Please transcribe the records precisely; pictures stay out of your copy.

Material for this task START

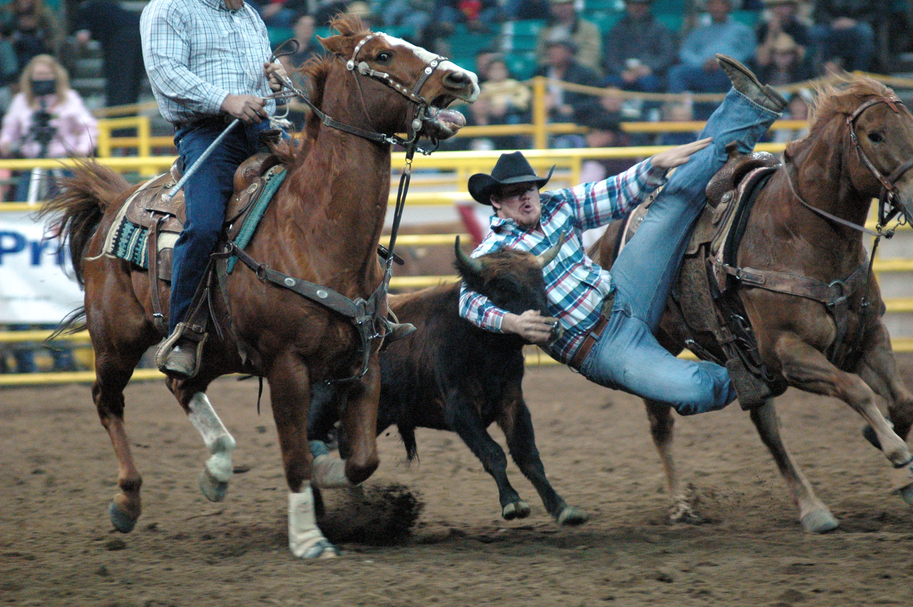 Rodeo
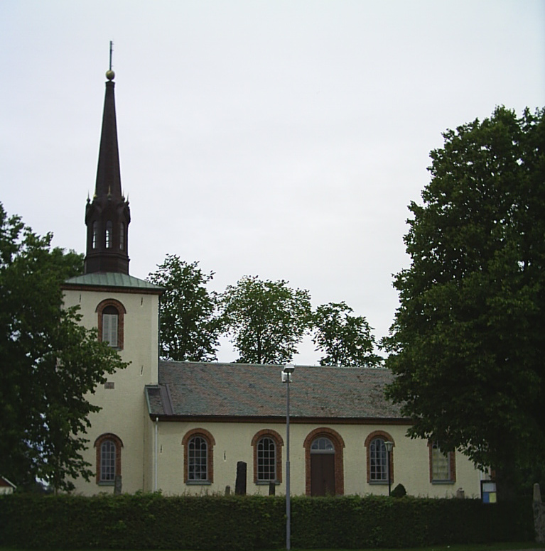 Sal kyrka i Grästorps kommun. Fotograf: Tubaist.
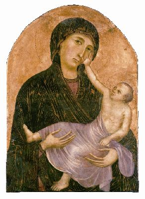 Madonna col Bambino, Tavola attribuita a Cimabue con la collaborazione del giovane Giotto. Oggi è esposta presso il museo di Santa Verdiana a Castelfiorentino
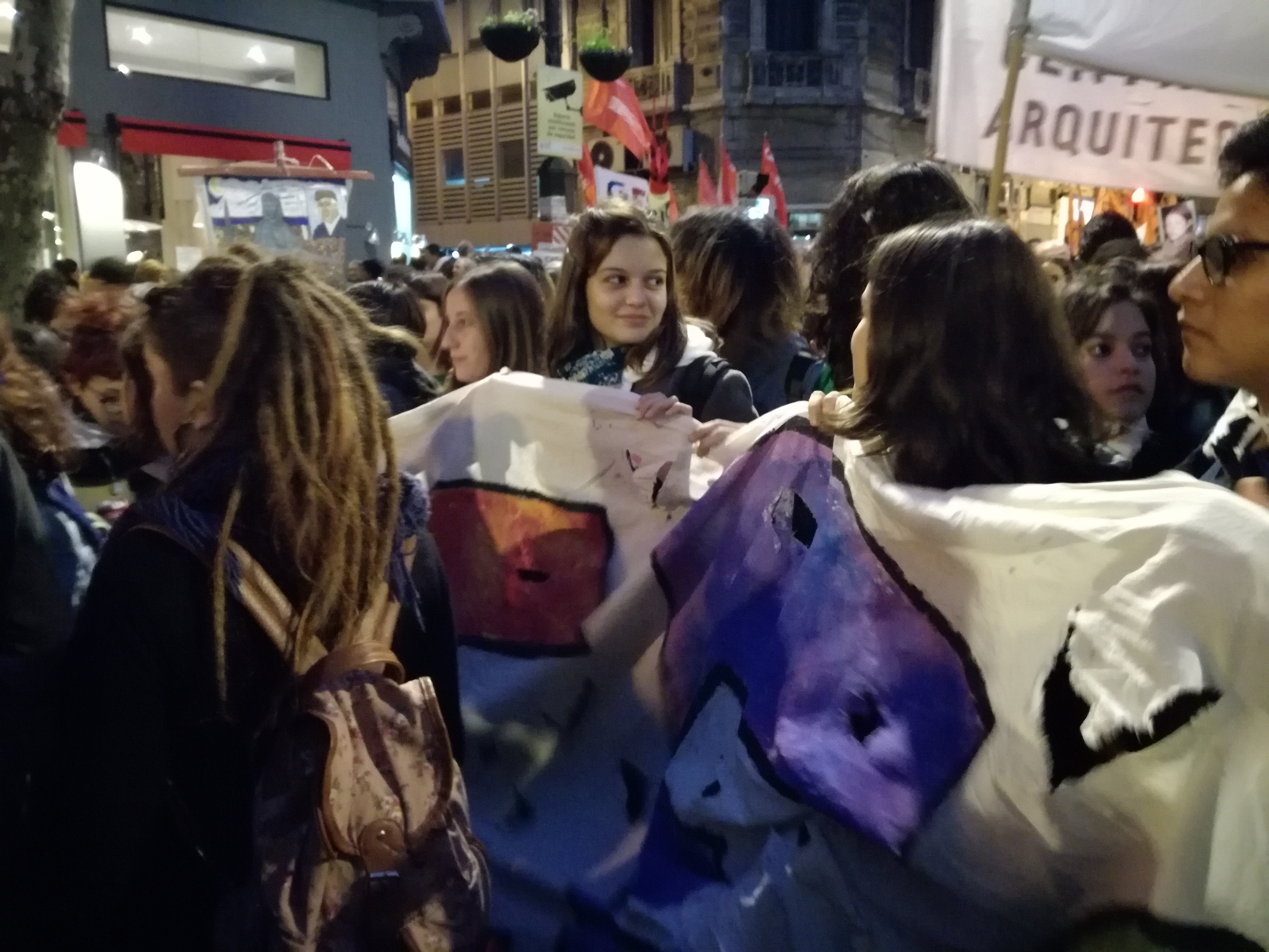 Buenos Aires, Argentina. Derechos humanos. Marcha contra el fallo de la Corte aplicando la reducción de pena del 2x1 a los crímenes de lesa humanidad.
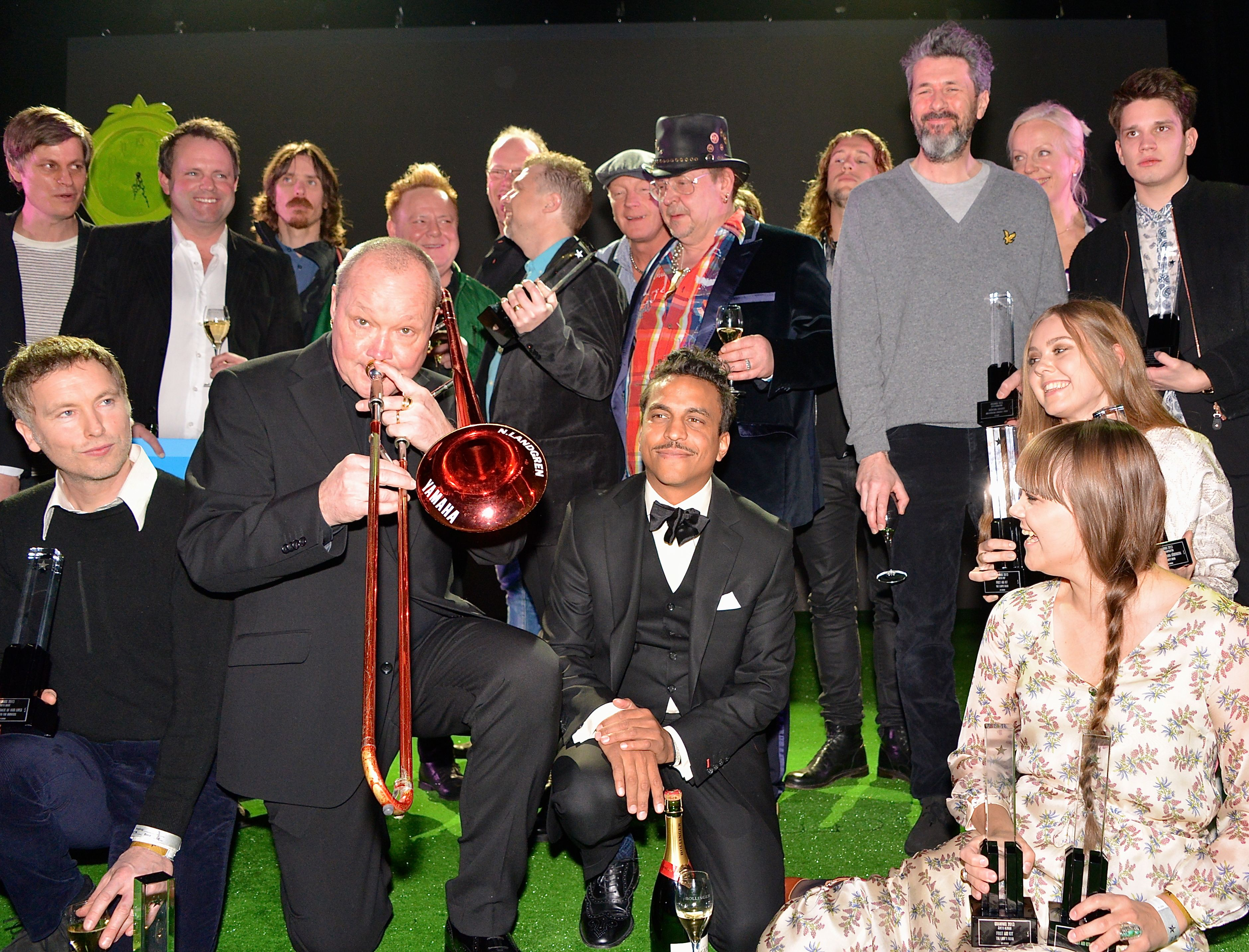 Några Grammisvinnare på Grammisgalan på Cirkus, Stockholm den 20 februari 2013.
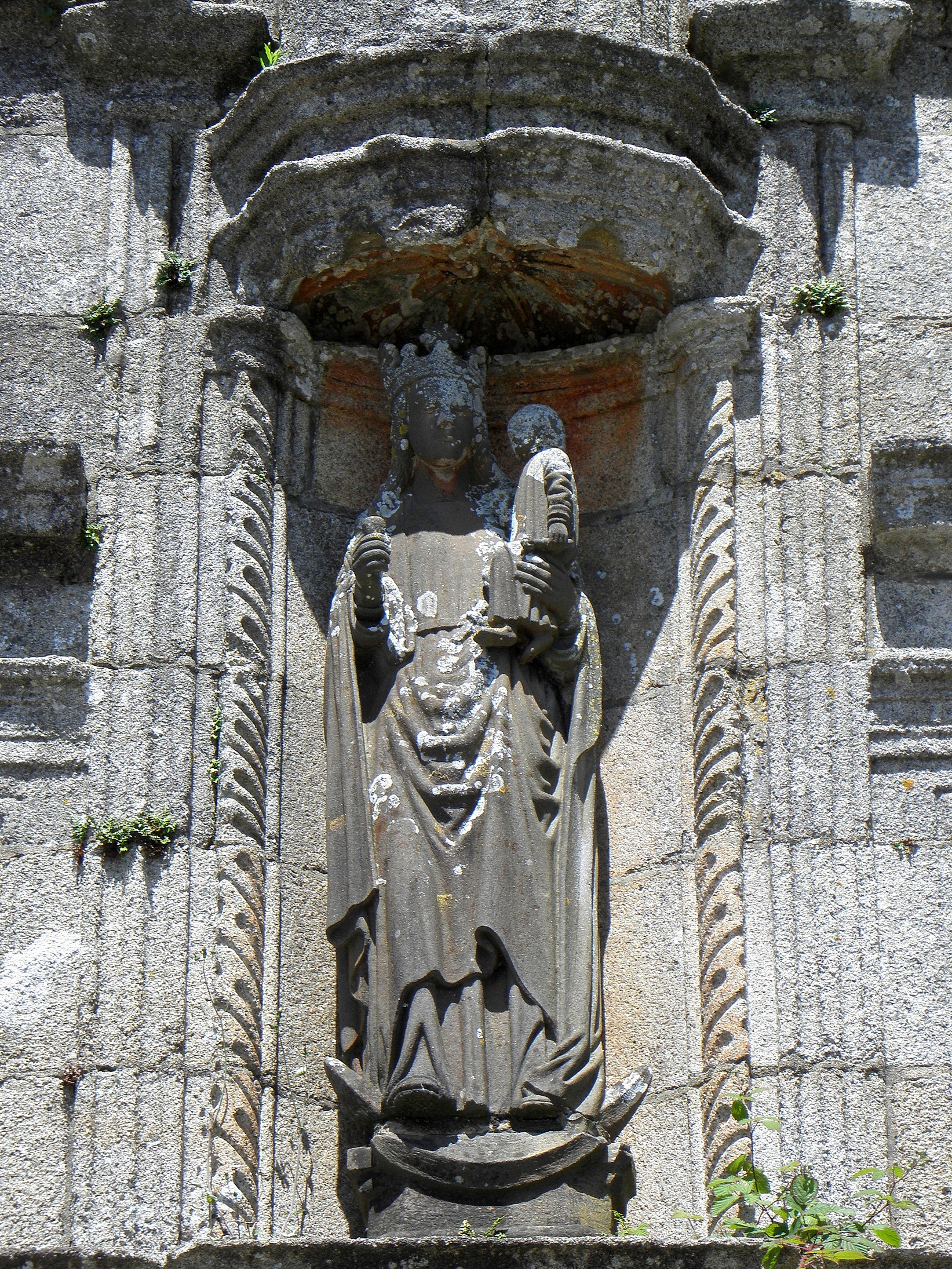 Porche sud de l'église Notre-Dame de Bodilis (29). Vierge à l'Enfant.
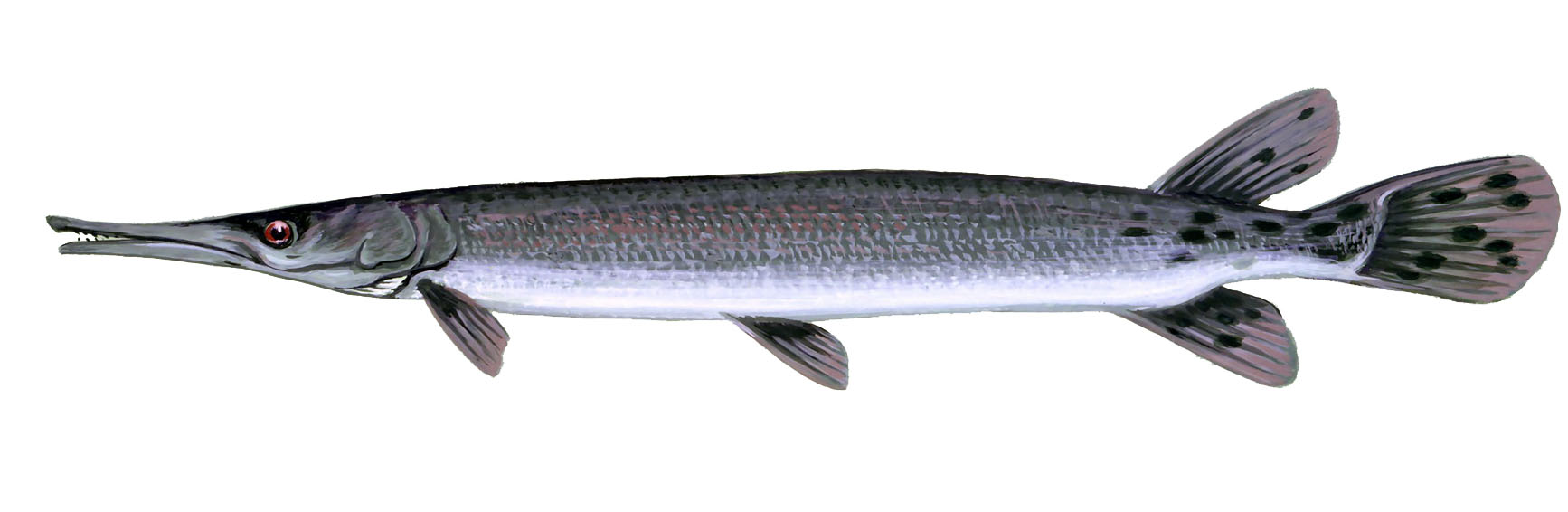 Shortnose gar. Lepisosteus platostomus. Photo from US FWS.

Material for this task END

Exercise response:
 Rodeo
 Sal kyrka i Grästorps kommun. Fotograf: Tubaist.
 Madonna col Bambino, Tavola attribuita a Cimabue con la collaborazione del giovane Giotto. Oggi è esposta presso il museo di Santa Verdiana a Castelfiorentino
 Buenos Aires, Argentina. Derechos humanos. Marcha contra el fallo de la Corte aplicando la reducción de pena del 2x1 a los crímenes de lesa humanidad.
 Några Grammisvinnare på Grammisgalan på Cirkus, Stockholm den 20 februari 2013.
 Porche sud de l'église Notre-Dame de Bodilis (29). Vierge à l'Enfant.
 Shortnose gar. Lepisosteus platostomus. Photo from US FWS.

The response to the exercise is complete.